Holders of common stock own the rights to claim a share in the company’s profits and exercise control over it by participating in the elections of the board of directors, as well as in voting regarding important corporate policies.
Common stock owners can profit from the capital appreciation of the securities. On average, common shares offer a higher return relative to preferred stock or bonds. However, the higher returns come with the higher risks associated with such securities.
The main sources of shareholder rights are legislation in the company’s incorporation, corporate charter, and governance documents. Therefore, the rights of shareholders can vary from one jurisdiction to another and from one corporation to another.
Nevertheless, there are a few shareholder rights that are almost uniform for every corporation. First, the right of shareholders to claim a portion of the company’s profits. The shareholders usually receive a portion of profits through dividends. In addition, in case of a company’s liquidation, holders of common stock own rights to the company’s assets. However, since common shareholders are at the bottom of the priority ladder, it is very unlikely that they would receive compensation in the event of liquidation.
Moreover, common shareholders can participate in important corporate decisions through voting. They can participate in the election of the board of directors and vote on different corporate matters such as corporate objectives, policies, and stock splits.
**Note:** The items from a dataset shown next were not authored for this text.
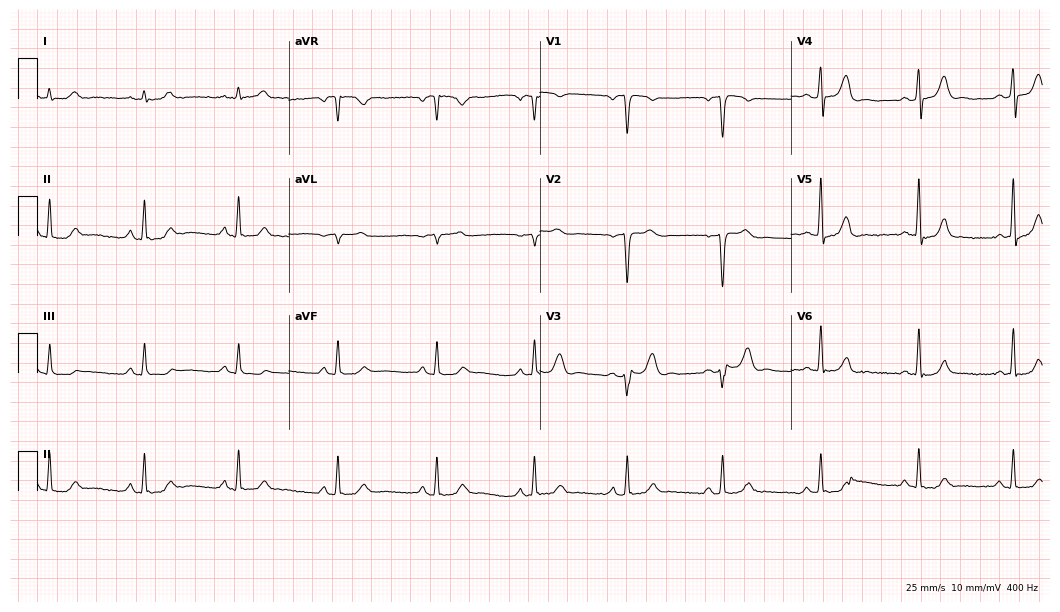
Electrocardiogram, a male patient, 45 years old. Of the six screened findings (first-degree AV block, right bundle branch block (RBBB), left bundle branch block (LBBB), sinus bradycardia, atrial fibrillation (AF), sinus tachycardia), none is recorded.
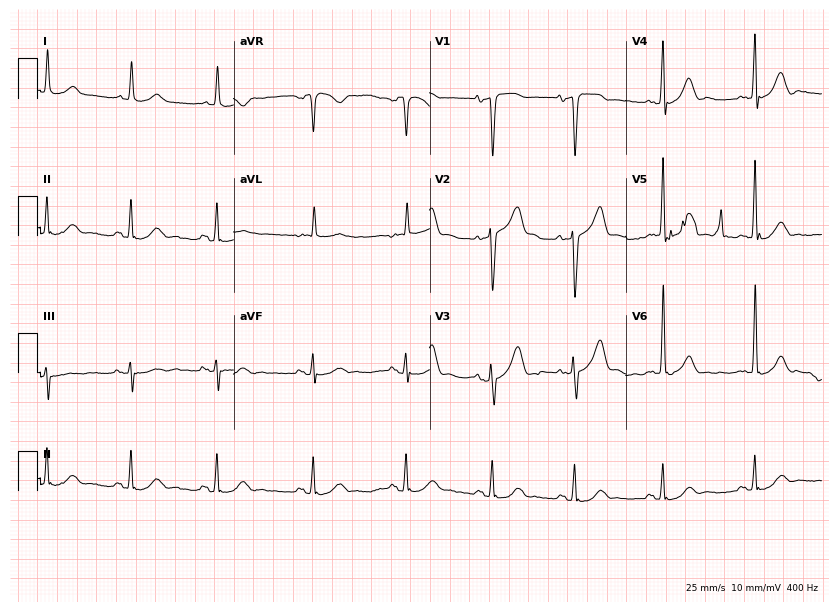
12-lead ECG from a 79-year-old man. Labelled as a normal ECG.
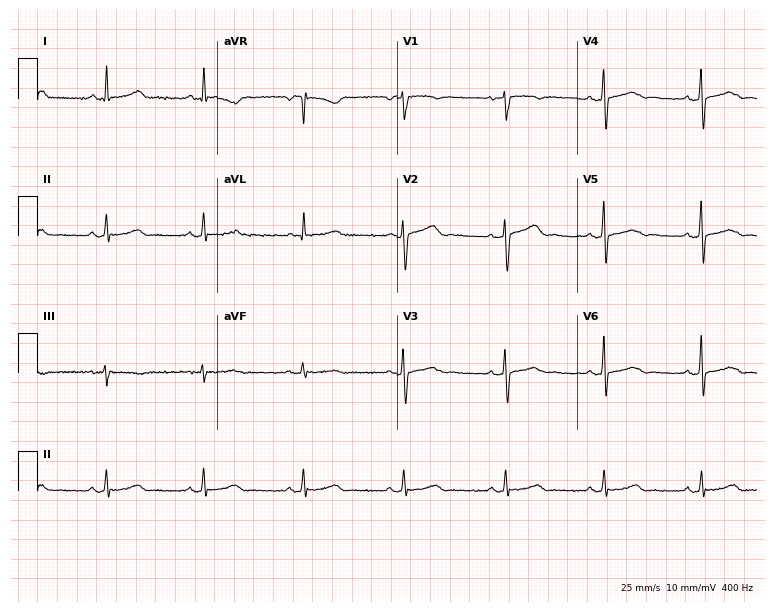
12-lead ECG (7.3-second recording at 400 Hz) from a woman, 47 years old. Labelled as a normal ECG.
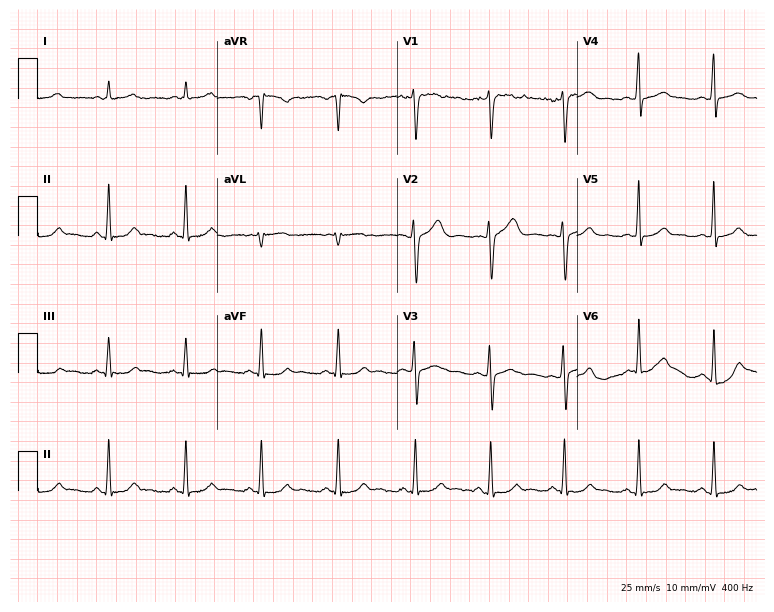
ECG — a female patient, 35 years old. Labelled as a normal ECG.
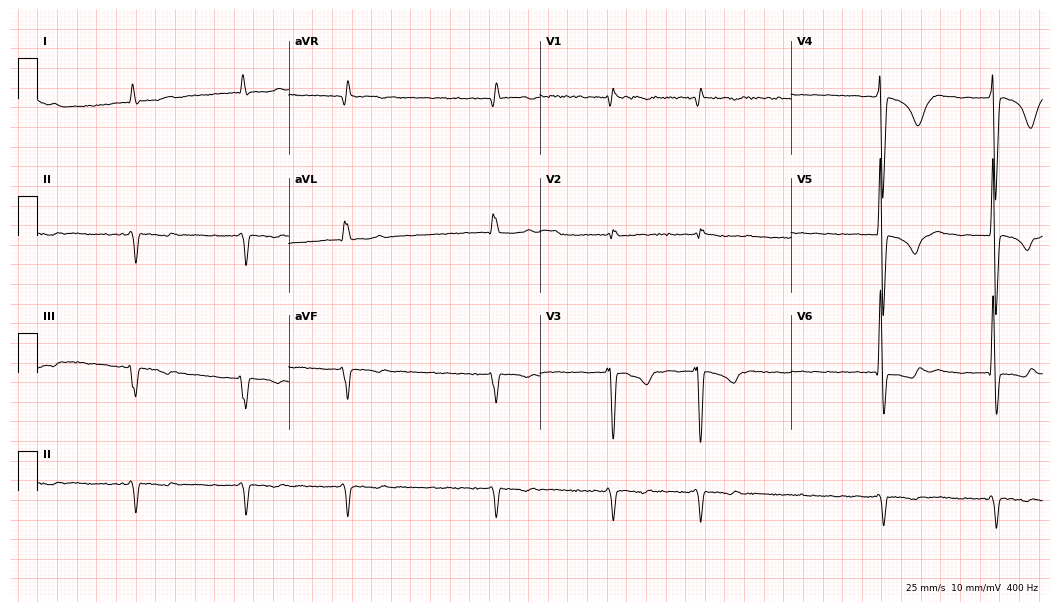
Electrocardiogram (10.2-second recording at 400 Hz), a man, 61 years old. Interpretation includes atrial fibrillation.

Classifications of Common Stock
There is no unified classification of common stock. However, some companies may issue two classes of common stock. In most cases, a company will issue one class of voting shares and another class of non-voting (or with less voting power) shares. The main rationale for using dual classification is to preserve control over the company.
Despite the difference in voting rights, different classes usually enjoy the same rights to the company’s profits.